Histogram of cycle lengths for individuals in the activity tracking dataset. The cycle length for each individual is the modal cycle length for that individual.

Clustering of similar individuals

We next investigated whether CyHMMs could cluster individuals into groups that correlated with fundamental features like BMI, age, and gender without being provided with these features to use in the clustering. Our clustering shows statistically significant correlations with all these features (p < 0.001, categorical F-test). For example, we identify one cluster with the highest proportion of males (78%) with the highest BMIs (26.9); another cluster, essentially its opposite, has the lowest proportion of males (48%) and the lowest BMIs (25.4). (Cluster differences between BMIs remain significant when adjusting for age and sex via linear regression.) None of these features are given to the CyHMM in performing the clustering, indicating that the model is successfully identifying true population heterogeneity. Our finding is consistent with previous work that finds that weekend-weekday sleep differences correlate with important health metrics like body mass index (BMI) [53]. CyHMMs can thus identify subpopulations that differ along fundamental health metrics like BMI, potentially allowing for unsupervised discovery of behavioral risk factors to inform monitoring of obesity.

7 CONCLUSION

Modeling cycles in time series data is important for understanding human health, but it is challenging because cycle starts are rarely labeled.

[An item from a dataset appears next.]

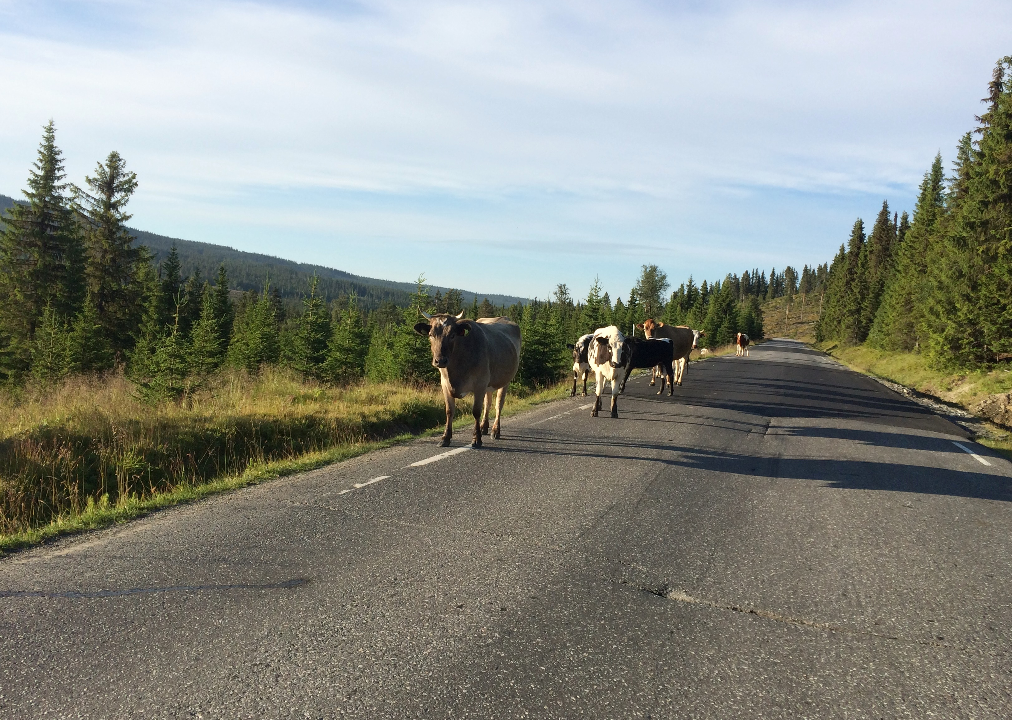 Fylkesvei 51 øst for Tisleidalen, på vei mot Golsfjellet

Here we present CyHMMs, which take as input a multivariate time series for each individual in a population, infer what latent cycle state an individual is in at each timestep, and use this inferred state to recover fundamental cycle characteristics. Evaluating our method on both simulated data and two real-world datasets with ground-truth information on cycle states, we find CyHMMs infer the true cycle length more accurately than do baselines. CyHMMs can also infer cycle characteristics that baselines cannot: we show they can infer how each observed feature changes over the course of the cycle, accurately recover the most variable features, and find clusters of individuals with distinct cycle patterns. While we evaluated CyHMMs on datasets in which cycle starts are known in order to validate our method, they are designed to be applied to datasets on which cycle starts are unknown: for example, sentiment in individual Twitter feeds.

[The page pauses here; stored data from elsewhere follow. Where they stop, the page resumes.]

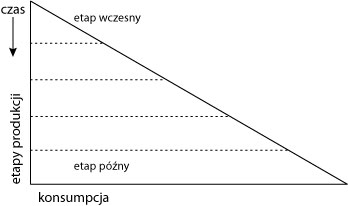 Etapy produkcji od wczesnego po późny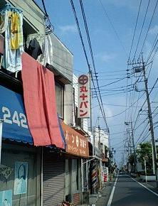 埼玉県川越市寺尾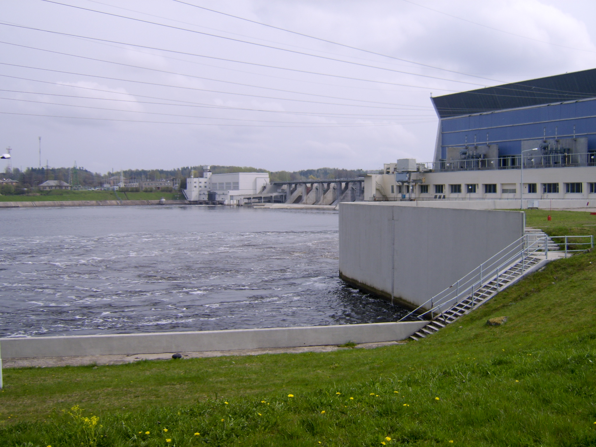 Keguma HES

CyHMMs assume that observed data is generated by a single latent state that progresses cyclically. Future work could attempt to relax this assumption while retaining the interpretability it provides. Natural extensions to the CyHMM model might retain its core idea of a cyclic latent state while increasing the model’s expressive power: for example, by using a multidimensional hidden state as factorial HMMs [24] or LSTMs [31] do, with some cyclic and some unconstrained dimensions. A multidimensional hidden state could capture data that includes multiple cycles, or both a cycle and a time trend. These extensions flow from the fact that CyHMMs, by using a generative model with hidden state, provide a natural and flexible way to model cycles fundamental to human health.